-- RECORDS SHOWN follows --

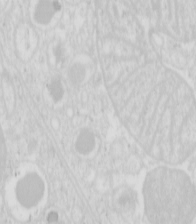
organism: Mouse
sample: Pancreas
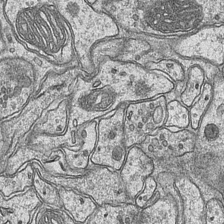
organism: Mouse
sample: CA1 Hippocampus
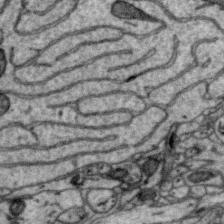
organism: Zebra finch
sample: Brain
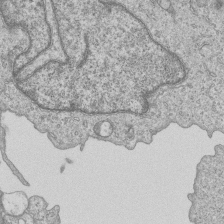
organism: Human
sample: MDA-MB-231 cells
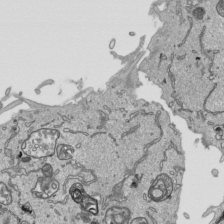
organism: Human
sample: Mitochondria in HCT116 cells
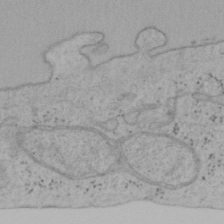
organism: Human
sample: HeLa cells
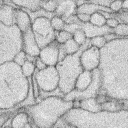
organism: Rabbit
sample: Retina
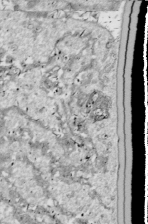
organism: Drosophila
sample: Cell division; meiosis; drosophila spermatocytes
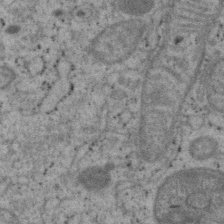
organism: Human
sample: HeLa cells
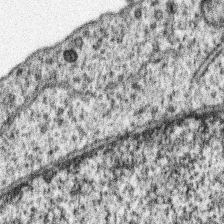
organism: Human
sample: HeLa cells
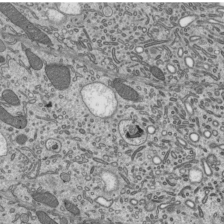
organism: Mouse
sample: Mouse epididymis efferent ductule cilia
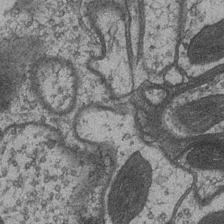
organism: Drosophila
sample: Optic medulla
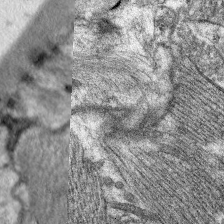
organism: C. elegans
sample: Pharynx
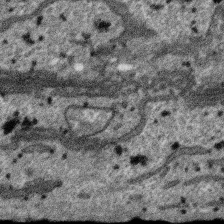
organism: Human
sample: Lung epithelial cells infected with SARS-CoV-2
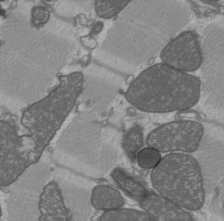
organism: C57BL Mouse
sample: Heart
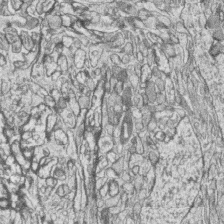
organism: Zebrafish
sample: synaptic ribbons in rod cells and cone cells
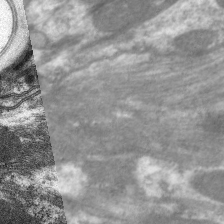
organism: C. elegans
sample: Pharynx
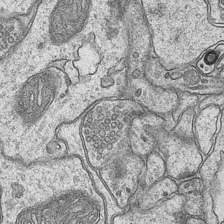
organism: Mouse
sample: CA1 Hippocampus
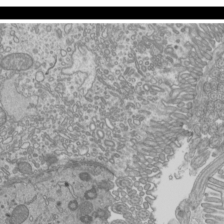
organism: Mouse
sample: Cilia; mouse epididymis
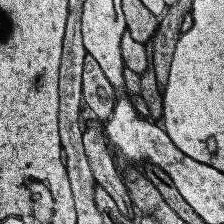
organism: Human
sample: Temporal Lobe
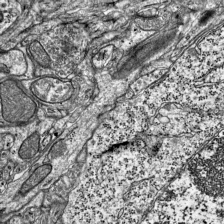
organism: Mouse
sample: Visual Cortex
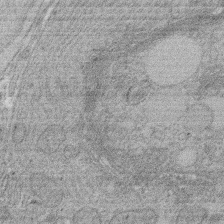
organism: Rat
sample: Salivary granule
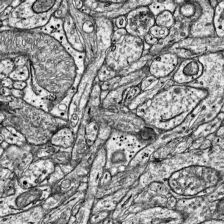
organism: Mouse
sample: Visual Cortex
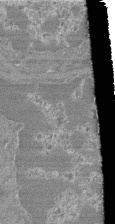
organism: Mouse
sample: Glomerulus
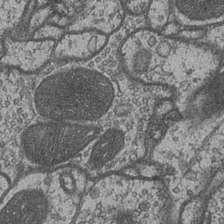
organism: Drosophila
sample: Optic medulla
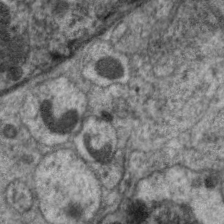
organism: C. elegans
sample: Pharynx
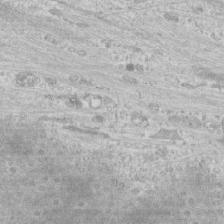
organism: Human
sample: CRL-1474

-- RECORDS SHOWN concluded --
-- RECORDS SHOWN follows --

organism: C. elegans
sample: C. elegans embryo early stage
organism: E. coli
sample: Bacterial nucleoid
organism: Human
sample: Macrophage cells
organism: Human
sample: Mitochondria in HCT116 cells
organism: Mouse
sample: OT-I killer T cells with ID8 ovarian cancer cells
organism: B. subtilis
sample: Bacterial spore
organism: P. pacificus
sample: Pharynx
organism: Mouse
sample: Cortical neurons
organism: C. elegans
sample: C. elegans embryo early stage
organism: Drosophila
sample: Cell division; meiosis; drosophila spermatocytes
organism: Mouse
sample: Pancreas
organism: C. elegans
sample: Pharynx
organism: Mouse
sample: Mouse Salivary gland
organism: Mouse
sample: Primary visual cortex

-- RECORDS SHOWN concluded --

* _REQUIRED WORK_: Return each line of the preceding material in which "cells" can be found.

* _SOLUTION_:
sample: MDA-MB-231 cells
sample: Mitochondria in HCT116 cells
sample: HeLa cells
sample: HeLa cells
sample: HeLa cells
sample: Lung epithelial cells infected with SARS-CoV-2
sample: synaptic ribbons in rod cells and cone cells
sample: Macrophage cells
sample: Mitochondria in HCT116 cells
sample: OT-I killer T cells with ID8 ovarian cancer cells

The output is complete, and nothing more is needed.